Likert scale from 1-5 used to rate strength of influence
1=Strong influence; 3=Some influence; 5=No influence
Perceived Equipoise
Both study chairs and lead statisticians were asked to select one of six statements describing their recalled, perceived relative value of the experimental treatment(s) versus the control treatment(s) at opening and closing of their trial. These responses, shown in Table 4, reflect that study chairs were more prone to optimism about the experimental treatments than were lead statisticians. This relative optimism of the study chairs persisted when comparing study chair and lead statistician responses for the 75 matched pairs (data not shown). Furthermore, over 40% of study chairs report having preferred one arm over another before trial opening. Perceived equipoise was largely maintained from opening to closing with no major shifts in preference recalled for one treatment arm over another during the course of a trial. There appeared to be a greater shift in perceptions among the lead statisticians when evaluating perceptions at trial opening and closing for the same respondent, although still only in the minority of respondents. Among lead statisticians, 16% more respondents had reported about equal relative value at trial closing (p<.001). Among study chairs, 7.5% more respondents had reported the relative value of the experimental and control arms as about equal at trial closing than at opening (p=.19). The change was more often noted in respondents becoming less enthusiastic about the experimental arm over the trial course. No statistically significant difference was identified in perceptions of equipoise between trials with sufficient or insufficient accrual for both lead statisticians and study chairs (data not shown).
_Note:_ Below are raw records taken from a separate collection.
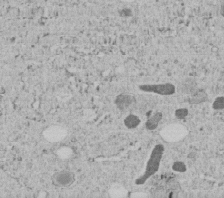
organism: C. elegans
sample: C. elegans embryo early stage
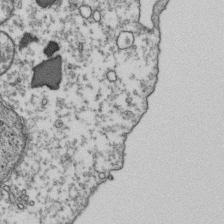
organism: Human
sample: Activated Jurkat CD4+ T cells
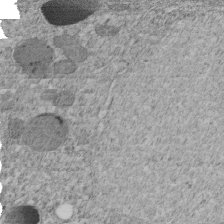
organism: C. elegans
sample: C. elegans embryo early stage
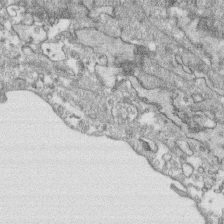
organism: Human
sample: CRL-1474
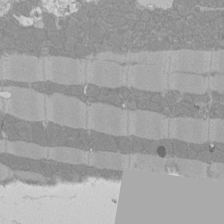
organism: Rat
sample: Left ventricle
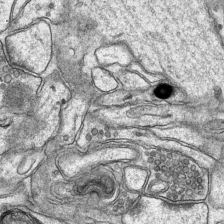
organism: Mouse
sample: CA1 Hippocampus
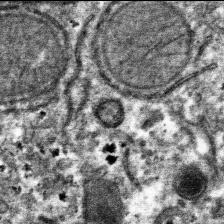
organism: Mouse
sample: Mouse hepatocytes
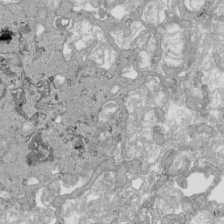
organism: Human
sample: Mitochondria in HCT116 cells
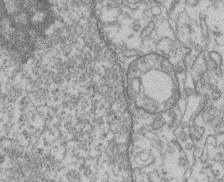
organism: Mouse
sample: T cell stromal cell synapse
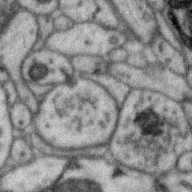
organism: Zebra finch
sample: Brain
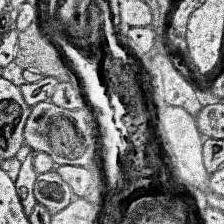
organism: Human
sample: Temporal Lobe
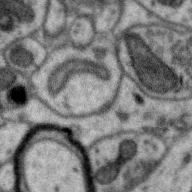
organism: Zebra finch
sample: Brain
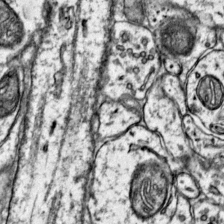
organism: Mouse
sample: Primary visual cortex
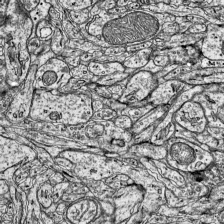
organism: Mouse
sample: Visual Cortex
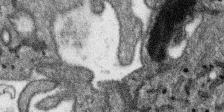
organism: Human
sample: Lung epithelial cells infected with SARS-CoV-2
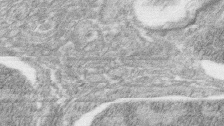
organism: Zebrafish
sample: synaptic ribbons in rod cells and cone cells
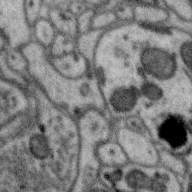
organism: Zebra finch
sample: Brain
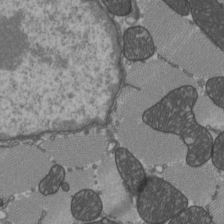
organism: C57BL Mouse
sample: Heart
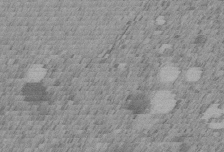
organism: C. elegans
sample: C. elegans embryo early stage
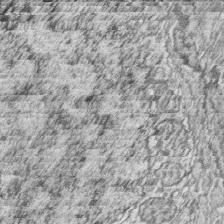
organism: Zebrafish
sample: synaptic ribbons in rod cells and cone cells
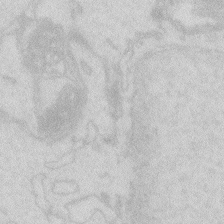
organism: Zebrafish
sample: Macrophage
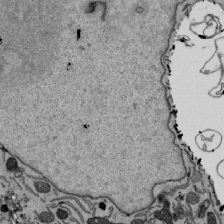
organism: Mouse
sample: ED-1 cell nuclei; centrioles
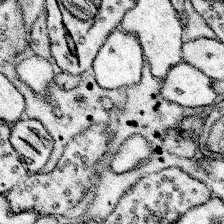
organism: Mouse
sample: Somatosensory cortex neuropil
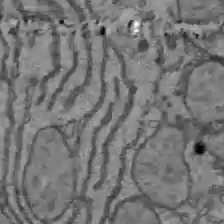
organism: C57BL Mouse
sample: Liver
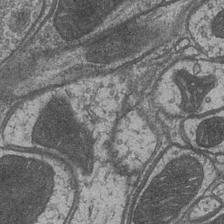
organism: Drosophila
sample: Optic medulla
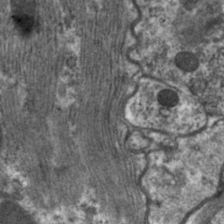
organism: C. elegans
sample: Pharynx
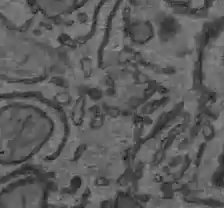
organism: C57BL Mouse
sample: Liver
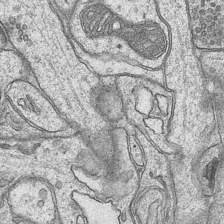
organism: Mouse
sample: CA1 Hippocampus
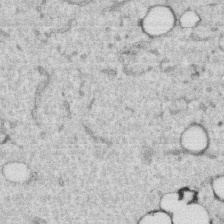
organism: Human
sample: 1205lu cells
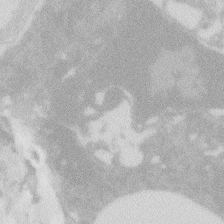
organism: Zebrafish
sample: Macrophage
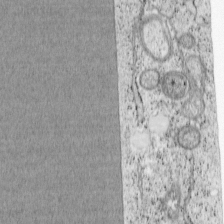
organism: African green monkey
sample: COS-7 cells
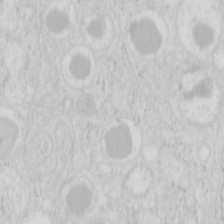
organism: Mouse
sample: Pancreas
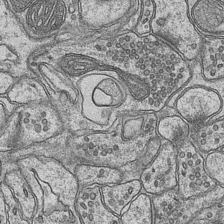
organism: Mouse
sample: CA1 Hippocampus
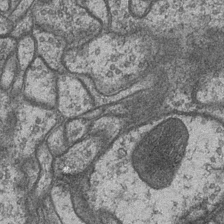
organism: Drosophila
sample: Optic medulla
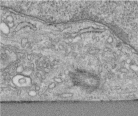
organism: Human
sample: Centriole in RPE cells
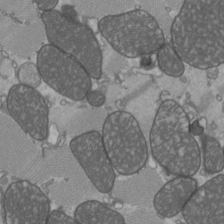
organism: C57BL Mouse
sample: Heart
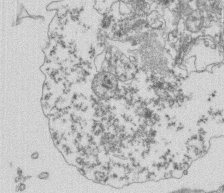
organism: Human
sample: HeLa cell HIV synapse
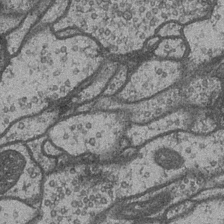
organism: Drosophila
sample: Optic medulla
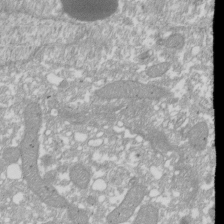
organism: Xenopus
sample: Cilia; centrioles in frog embryo cells
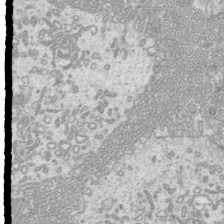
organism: Mouse
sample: Cilia; mouse epididymis
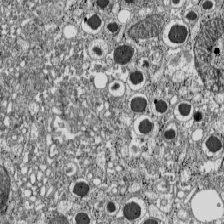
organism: C57BL Mouse
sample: Pancreatic islet
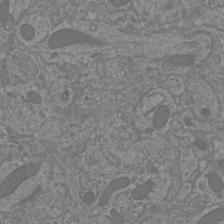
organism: Mouse
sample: Cortical neurons
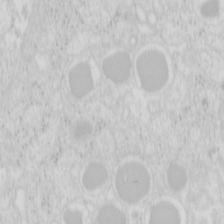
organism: Mouse
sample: Pancreas
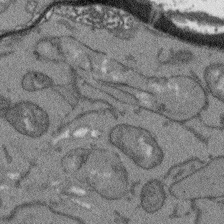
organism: Arabidopsis thaliana
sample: Root tip
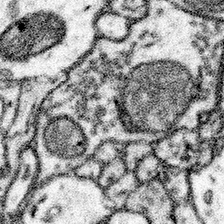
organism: Mouse
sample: Somatosensory cortex neuropil
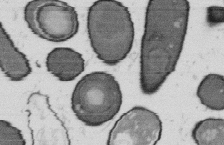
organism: B. subtilis
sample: Bacterial spore
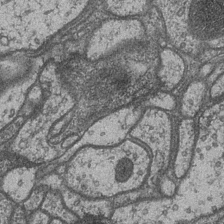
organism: Drosophila
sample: Optic medulla
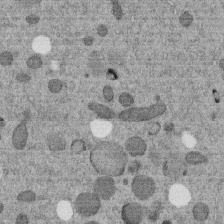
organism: C. elegans
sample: C. elegans embryo early stage
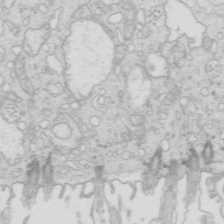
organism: Mouse
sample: Multiciliated cells
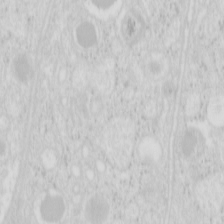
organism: Mouse
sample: Pancreas
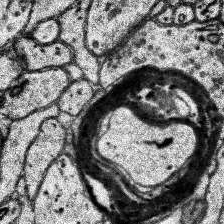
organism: Human
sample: Temporal Lobe
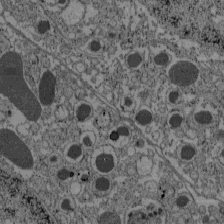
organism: C57BL Mouse
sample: Pancreatic islet
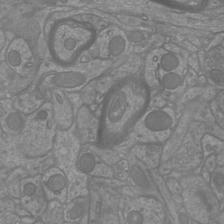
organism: Mouse
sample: Cortical neurons
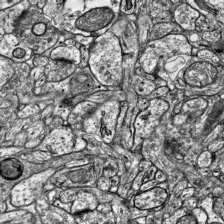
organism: Mouse
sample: Visual Cortex
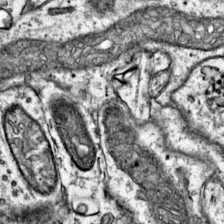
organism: Mouse
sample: Primary visual cortex
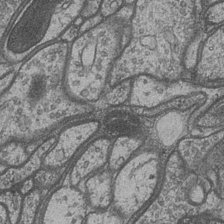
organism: Drosophila
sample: Optic medulla
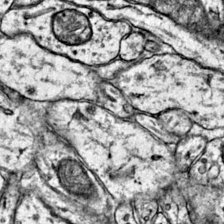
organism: Mouse
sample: Primary visual cortex
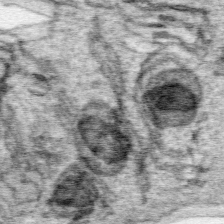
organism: Human
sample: HeLa cells
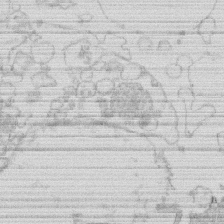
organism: Human
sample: Macrophage cells
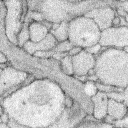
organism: Rabbit
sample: Retina
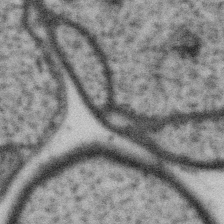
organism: Gemmata obscuriglobus
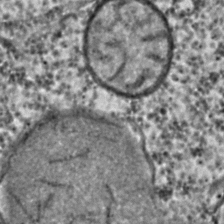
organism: C. elegans
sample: C. elegans embryo
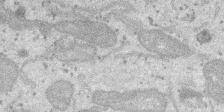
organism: Human
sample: Lung epithelial cells infected with SARS-CoV-2
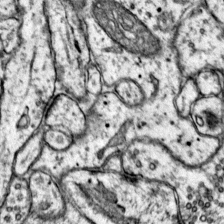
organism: Mouse
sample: Primary visual cortex
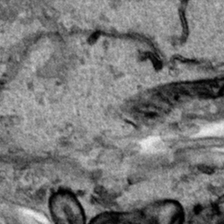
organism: Human
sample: Mitochondria in HCT116 cells
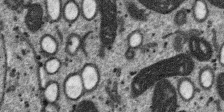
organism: Human
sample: Lung epithelial cells infected with SARS-CoV-2
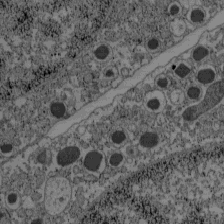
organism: C57BL Mouse
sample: Pancreatic islet
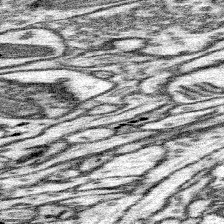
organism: Mouse
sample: Somatosensory cortex neuropil
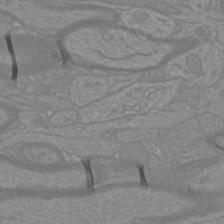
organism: Mouse
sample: Cortical neurons
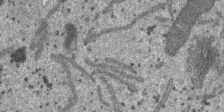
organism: Human
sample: Lung epithelial cells infected with SARS-CoV-2
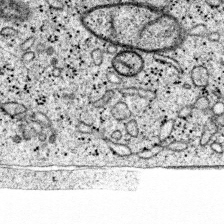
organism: Human
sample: HeLa cells
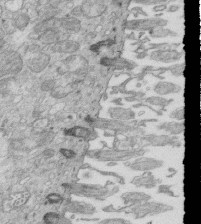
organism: Mouse
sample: Multiciliated cells
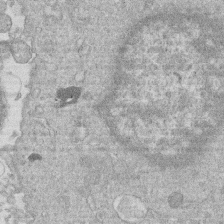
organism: Human
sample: Macrophage cells
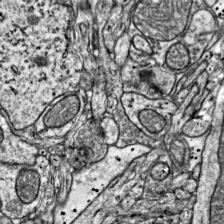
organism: Mouse
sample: Visual Cortex

This was noted when responses were evaluated both in the original six and reduced three categories. Similarly no significant differences were found in perceptions of equipoise between therapeutic and non-therapeutic trials (data not shown).
Table 4.
Study Chairs, % | Lead Statisticians, % | |||
---|---|---|---|---|
Opening | Closing | Opening | Closing | |
Control arm highly preferred | 3 | 7 | 0 | 3 |
Control arm preferred | 5 | 10 | 1 | 10 |
About equal, experimental arm expected to be disappointing | 7 | 12 | 5 | 28 |
About equal, experimental arm expected to be successful | 47 | 34 | 65 | 31 |
Experimental arm preferred | 31 | 22 | 17 | 16 |
Experimental arm highly preferred | 4 | 11 | 2 | 5 |
Column percents do not equal 100% because a small number of respondents failed to answer the question. This may be more common with lead statisticians since change in statisticians over trial duration was more common.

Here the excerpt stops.